Muhasabah Cinta
“Nggak cocok lagi? Astaghfirullah, Ka. Ayolah ….” Sakti meraup wajah frustrasi. Pria yang kini berusia 27 tahun itu hampir kehabisan ide untuk merayu sahabatnya yang telah lama menutup hati pada wanita.
“Lo melek, deh, Ka, sekali-kali. Biar lo itu bisa lihat cewek-cewek yang ngajuin CV sama lo itu ada puluhan, bahkan ratusan andai gue terima semua.”
Orang yang diajak bicara Sakti terus membisu. Dua mata hitamnya tetap fokus menatap layar monitor. Angkasa tak berminat sama sekali menanggapi kegilaaan sahabatnya yang selalu menghiasi hari-hari selama sembilan tahun terakhir sejak berpisah dari Myria.
“Ka, lo denger gue ngomong, nggak?” Tidak peduli laptop atau file yang sedang dikerjaan sahabatnya rusak, Sakti dengan sembarangan menutup. Awalnya dia sedikit panik andai saja Angkasa mengamuk, tetapi bibirnya melengkung saat menyadari sahabatnya itu sudah memperhatikan.
Angkasa bangkit dari kursi. Dia memutar badan dan melihat pemandangan luar. Langit telah gelap sejak beberapa jam lalu, tetapi dirinya masih betah di kantor dengan alasan lembur.
“Kenapa nggak lo aja yang taaruf sana?” Pria berjas hitam itu melirik sinis. Dia memutar badan dan berjalan mengarah ke kulkas mengambil sekaleng soda.
“Ya, elah, Ka. Lo juga tahu kalau gue nggak mungkin ninggalin lo. Gue khawatir lo depresi lagi.” Sakti berkilah. Namun, ada benarnya juga pria itu bicara demikian. Sembilan tahun lalu, di mana saat Angkasa harus mengalami badai kehidupan di keluarganya, pemuda itu hilang kewarasan. Obat dan terapi dari psikiater terus berjalan selama setahun penuh dan Sakti yang setia menemani dan menyemangati.
“Gue nggak selemah itu.” Kaleng soda teremas oleh Angkasa. Pria itu ganti mengempaskan seluruh tubuh ke sofa. “Lagian gue juga belum tua-tua amat. Ngapain lo ribet!”
“Nggak-nggak. Nggak bisa dibiarin kalau lo terus cuek sama cewek gini, bisa-bisa orang ngira kita beneran belok.”
“Makanya lo jangan nempel mulu sama gue! Terima aja tawaran nyokap lo buat dijodohin.”
“Nggak. Gue belum akan nikah kalau lo juga belum. Gue mah gampang kalau nyari istri, nggak kayak lo. Spek-nya bikin gue mumet.”
Ocehan Sakti lagi-lagi hanya ditanggapi dengan lirikan sinis oleh Angkasa. Pria yang kini memimpin perusahaan hasil kerja kerasnya bersama sang sahabat itu lekas berdiri. Angkasa menyahut kunci motor di laci meja kerja, lalu meninggalkan ruang tanpa pamit.

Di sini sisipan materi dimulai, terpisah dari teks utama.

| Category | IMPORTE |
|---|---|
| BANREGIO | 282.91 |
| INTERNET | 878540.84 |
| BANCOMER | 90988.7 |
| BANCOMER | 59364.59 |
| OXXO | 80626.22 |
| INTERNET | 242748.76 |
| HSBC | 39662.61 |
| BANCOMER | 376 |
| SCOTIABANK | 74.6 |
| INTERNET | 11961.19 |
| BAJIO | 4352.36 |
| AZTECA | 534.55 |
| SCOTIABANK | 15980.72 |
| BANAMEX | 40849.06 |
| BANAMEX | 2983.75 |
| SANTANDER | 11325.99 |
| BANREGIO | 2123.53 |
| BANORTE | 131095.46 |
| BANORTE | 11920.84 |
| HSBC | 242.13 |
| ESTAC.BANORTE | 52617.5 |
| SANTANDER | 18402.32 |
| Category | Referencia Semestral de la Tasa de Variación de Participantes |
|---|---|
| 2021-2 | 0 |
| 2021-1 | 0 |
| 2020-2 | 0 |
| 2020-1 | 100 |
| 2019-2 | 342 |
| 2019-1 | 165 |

“Mau ke mana lo?” Masih pura-pura tidak tahu, Sakti mengadang sahabatnya yang jelas-jelas menuju pintu.
“Lo mau nginep di sini? Serah!” Dengan satu tangan, Angkasa mendorong bahu Sakti. Pria itu melenggang keluar meninggalkan tempat.
Lorong-lorong mulai sepi dengan kondisi remang karena banyak lampu yang telah padam. Angkasa menarik ponsel dari saku jasnya ketika merasakan getaran dari benda tersebut.
“Ya, Ma, Assalamualaikum.”
Sang ibunda yang menelepon. Angkasa menatap tajam Sakti yang berisik dari belakang.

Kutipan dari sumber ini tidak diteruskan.